Really need help for this one. Cheers!

1. The problem statement, all variables and given/known data

Question: calculate function z/(1-cos z) integrated in ac ounterclockwise circular contour given by |z-2pi|= 1

2. Relevant equations

3. The attempt at a solution

Clearly the pole in the given contour is 2pi. But the problem is: if it's a simple pole, then apply formula

we have Residue=lim (z-2pi) * z/(1-cos z) where z->2pi. This limit does not exist.

So I reckon 2pi might be a higher order pole but this actually makes no sense and even if it's true,

there is a really nasty differentiation.

Any thoughts.?

Last edited: Aug 21, 2013
2. Aug 21, 2013

### dirk_mec1

Please use the standard format of PF!

3. Aug 21, 2013

### vanhees71

What you need is a Laurent expansion around the pole at $z=2 \pi$. For your function
$$f(z)=\frac{z}{1-\cos z}$$
you have
$$1-\cos z=\frac{(z-2 \pi)^2}{2}+\mathcal{O}[(z-2 \pi)^4].$$
You need the single-order pole contribution.
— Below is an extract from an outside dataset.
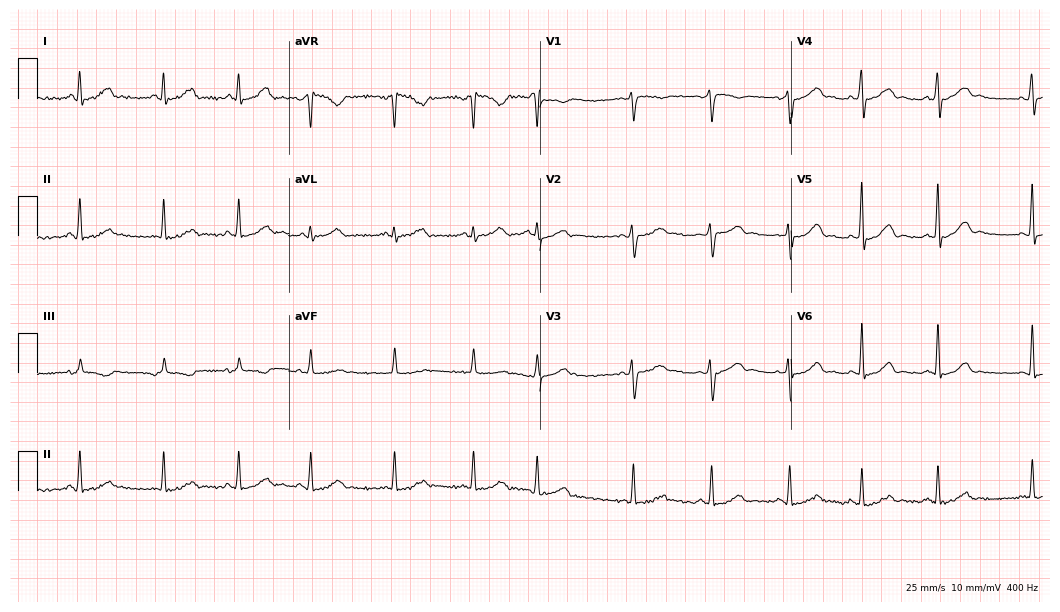
12-lead ECG from a 35-year-old female. No first-degree AV block, right bundle branch block, left bundle branch block, sinus bradycardia, atrial fibrillation or sinus tachycardia recorded for this tracing. Other findings, if any, are not listed.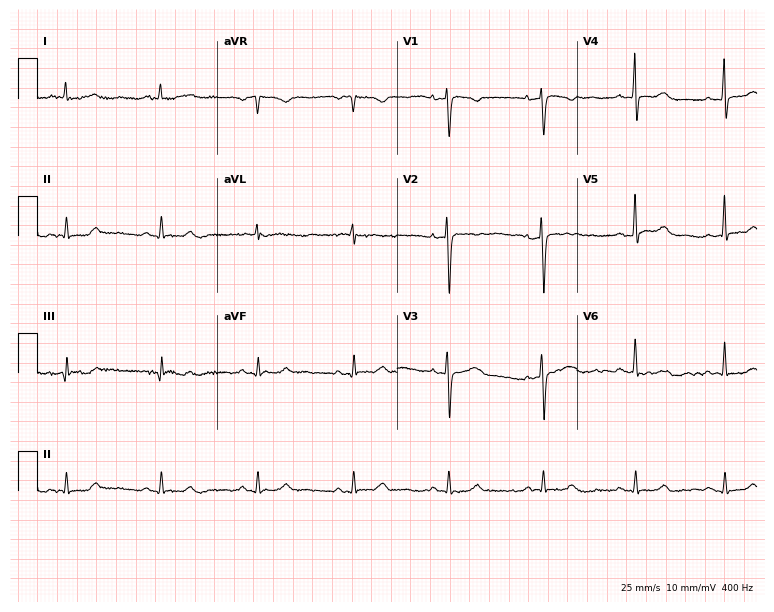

You can get this by either using the standard formula
$$\text{res}_{z \rightarrow 2 \pi} f(z)=\lim)_{z \rightarrow 2 \pi} \frac{\mathrm{d}}{\mathrm{d} z} (z-2 \pi)^2 f(z),$$
which is a bit cumbersome here, or you use the series expansion of $1-\cos z$ as given above and use $z=(z-2 \pi)+2 \pi$ in the numerator.

4. Aug 21, 2013

### lyranger

sorry for not using LaTex, havent used this forum in ages.

And thanks so much for the help! very smart move!!

Correct me if im wrong, the answer is 4i*pi?

Last edited: Aug 21, 2013
5. Aug 22, 2013

Looks good!